Tuesday, January 10, 2012

Intermediate Level Boxing Drills

Boxing drills differ from other athletic drills in that they are designed to improve a boxer's cardiovascular and muscular endurance during competitive fights. According to Sports Fitness Advisor, boxers rely on their bodies' ability to repeat powerful movements several times with little or no rest in between. Because of this, most boxing exercise drills are often designed to improve a boxer's ability to effectively execute intense, repeated actions during relatively short periods of time.
Timed Heavy Bag Drills
The heavy bag is the most common accessory to boxing training and allows the athlete to develop muscles such as the serratus anterior, or "boxer's muscle," on the upper ribcage, while training the body to engage in repetitive punching and striking. While each heavy bag drill emphasizes a different fitness aspect, timed heavy bag drills are primarily for developing a boxer's speed and endurance. Set a timer for 90 seconds and turn on the alarm to alert you when your timed session is done. Once the timer is set, begin punching the bag in a flurry of attacks while wearing your punching bag gloves. Count the number of times your hands impact the bag and try to increase the number of blows you land during the 90-second session.
Jumping Rope
The American Council on Exercise recommends this simple and surprisingly effective cardiovascular exercise as a supplement to any athlete's aerobic routine. While nearly everyone can claim to have jumped rope at some point during their lives, boxing athletes take this simple activity to entirely new fitness levels. Begin by lightly gripping the handles near the ends closest to the rope and bending your knees slightly. Swing the rope in a smooth arc over your head and jump as the rope comes close to hitting your legs. Keep your back straight and shoulders relaxed as you jump, and keep your elbows close to your body to increase the aerobic impact of the exercise. Time yourself and count the amount of times you jump during each session.
Isometric Punch Method
The isometric punch is a boxing drill designed to train each limb independently using what "Bodybuilding" magazine calls the static-dynamic method of developing muscle strength. Take your place before a wall or other immovable surface and adopt a conventional boxing stance. Extend your right hand in a punch and apply pressure against the wall for five seconds. Pull your arm back as if you were beginning a punch and hold the position for three to five seconds. Extend your arm as if you were half-way through a completed punch and hold the position once again for three to five seconds. Return your fist to the wall and repeat the sequence 12 to 15 times with each hand.
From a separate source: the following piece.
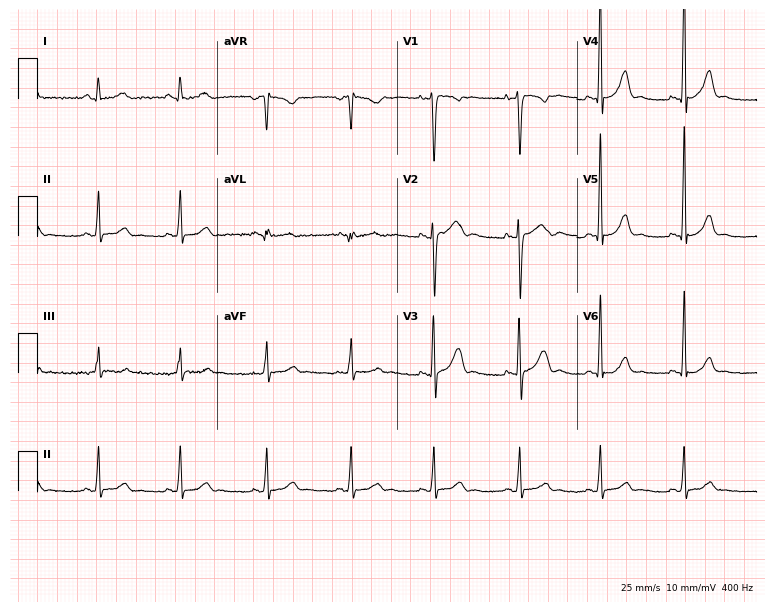
12-lead ECG (7.3-second recording at 400 Hz) from a male patient, 17 years old. Screened for six findings — first-degree AV block, right bundle branch block (RBBB), left bundle branch block (LBBB), sinus bradycardia, atrial fibrillation (AF), sinus tachycardia — none is recorded.

Fast-Twitch Response Push-Ups
While most boxers are familiar with the conventional push-up, not everyone knows the importance of cultivating the fast-twitch response muscles in the triceps and anterior muscle groups. Hone these important boxing muscles by performing push-ups with your knuckles pressed against the floor and pushing upward with sudden intensity as if you were punching the floor with both of your hands.